You probably already know that iron and maintaining a healthy iron level is important, but do you know why?
Iron is a mineral that allows the body to perform a number of vital functions: most notably, iron, along with hemoglobin and myoglobin, helps deliver oxygen throughout the body and helps the muscles store oxygen (6). Staying within a safe range is important as having too little (or too much) iron is unhealthy and may hinder your body’s ability to perform these functions as well.
Iron Deficiency and Anemia
Having healthy iron levels is important; if you do not get enough iron, you may develop anemia, a common blood disorder in which your body either does not have enough red blood cells, or your red blood cells do not function properly (such as not delivering enough oxygen throughout your body) (3). Anemia can cause someone to feel tired or weak; it may also cause shortness of breath, dizziness, headaches, or an irregular heartbeat (9).
While anemia can be caused by a number of sources, iron-deficiency anemia is the most common type of anemia (3). This type of anemia occurs when your body does not have enough iron.
How Does Iron Affect my Ability to Donate?
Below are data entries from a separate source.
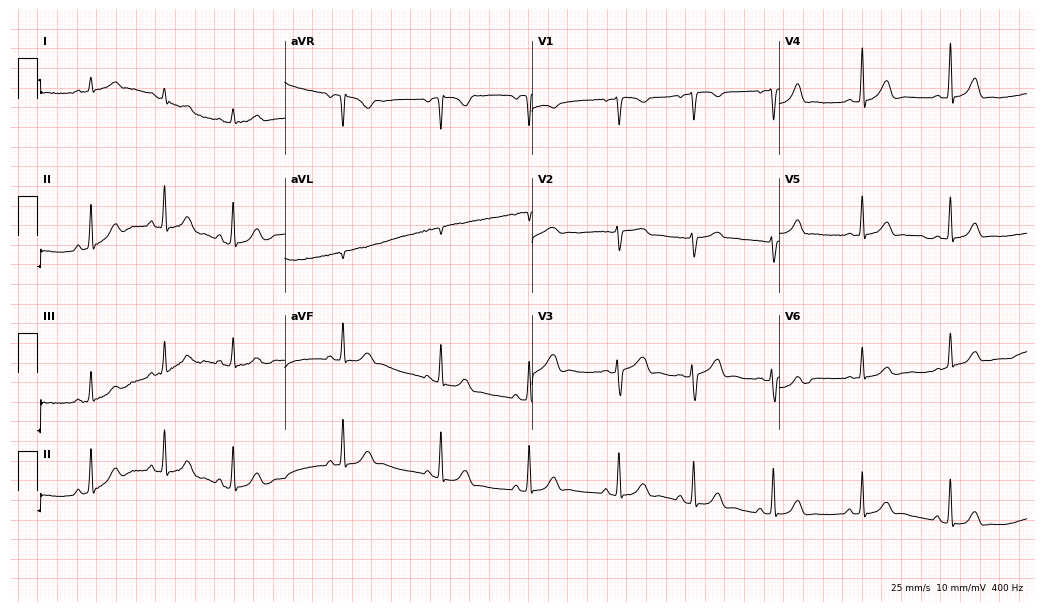
Electrocardiogram, a female patient, 35 years old. Overall reading on record: normal ECG.
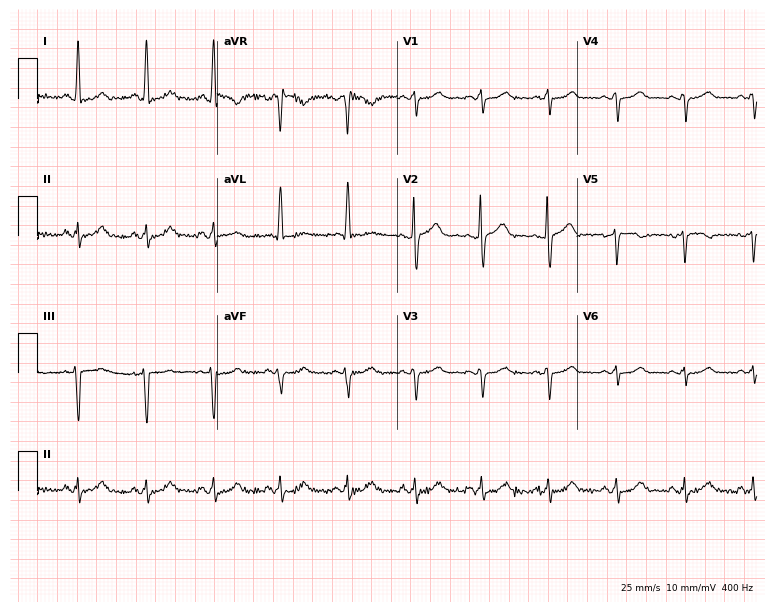
Resting 12-lead electrocardiogram (7.3-second recording at 400 Hz). Patient: a female, 51 years old. None of these six findings is recorded: first-degree AV block, right bundle branch block, left bundle branch block, sinus bradycardia, atrial fibrillation, sinus tachycardia.
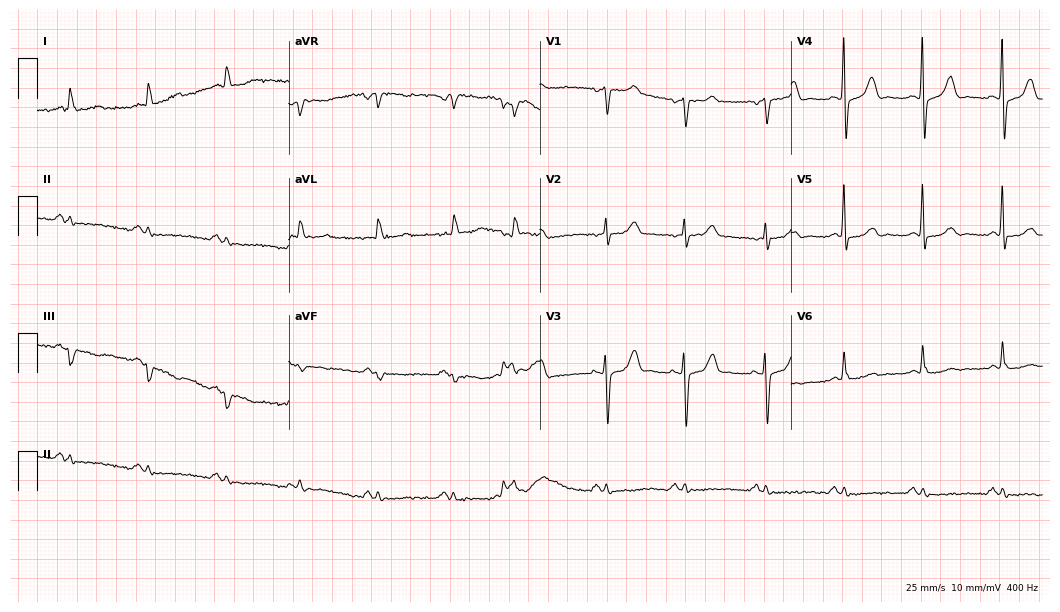
Resting 12-lead electrocardiogram. Patient: a 79-year-old female. None of these six findings is recorded: first-degree AV block, right bundle branch block, left bundle branch block, sinus bradycardia, atrial fibrillation, sinus tachycardia. Findings outside these six are not listed.
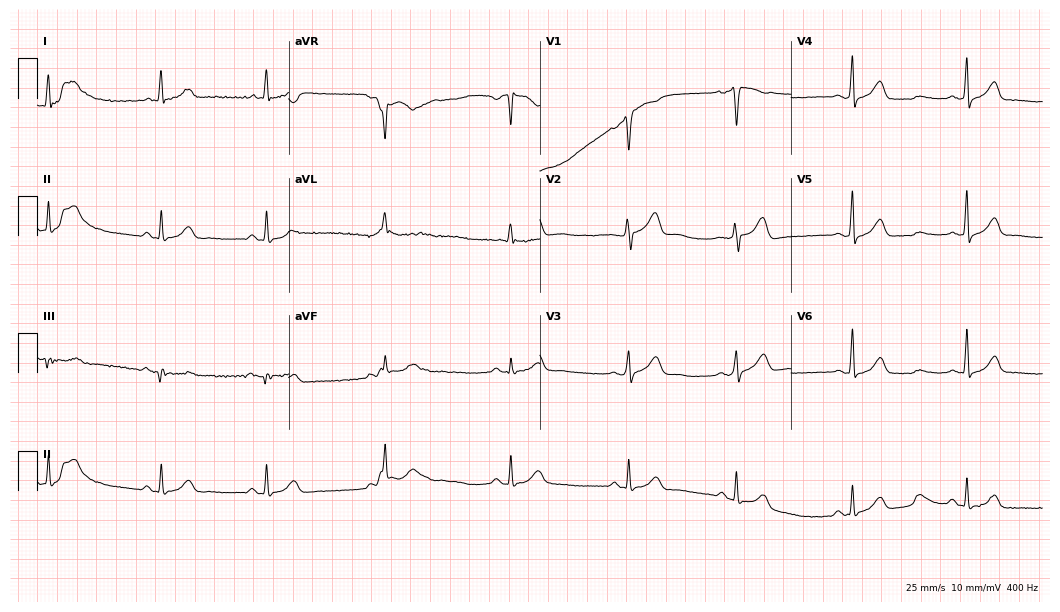
12-lead ECG from a female patient, 49 years old. Labelled as a normal ECG.
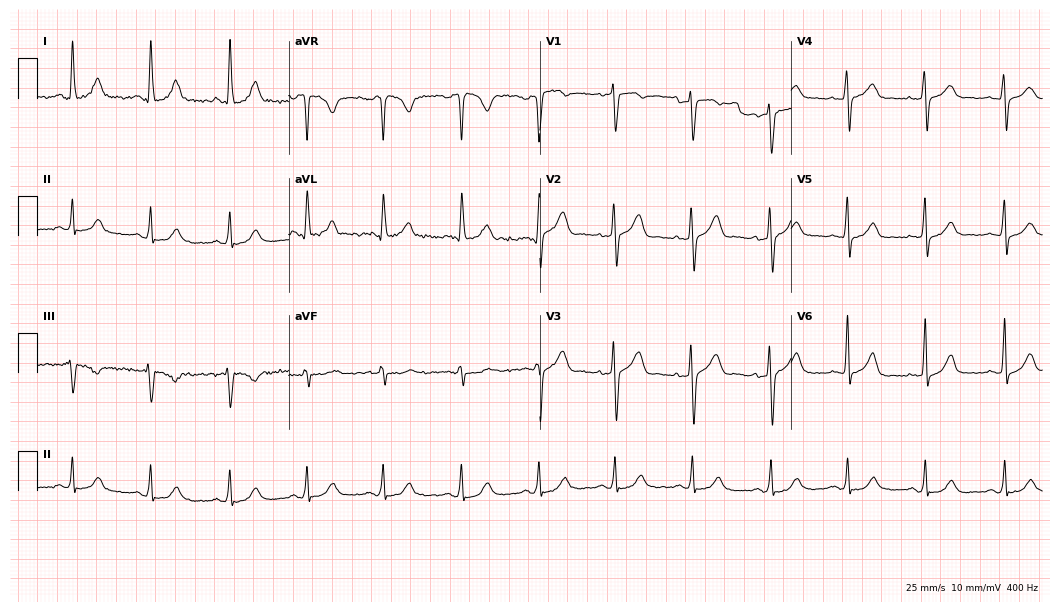
12-lead ECG from a woman, 40 years old. Recorded interpretation: within normal limits.
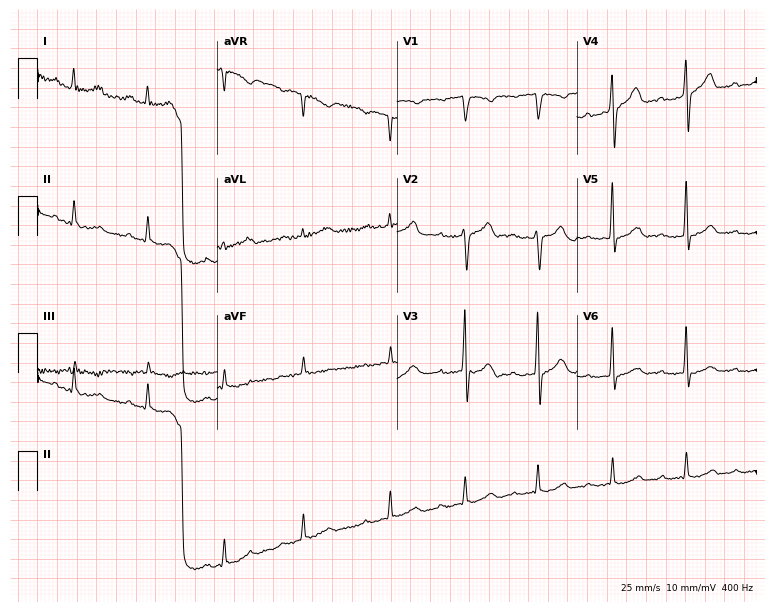
Standard 12-lead ECG recorded from a 40-year-old male patient. The tracing shows first-degree AV block.

While donating blood saves countless lives, donating also removes iron from your body. This is why it’s important that we test our donors prior to donating in order to ensure that they have a healthy enough level of red blood cells in order to donate safely. The test we perform prior to all donations is called a hematocrit test; this test measures how much of a person’s blood is made up of red blood cells (13).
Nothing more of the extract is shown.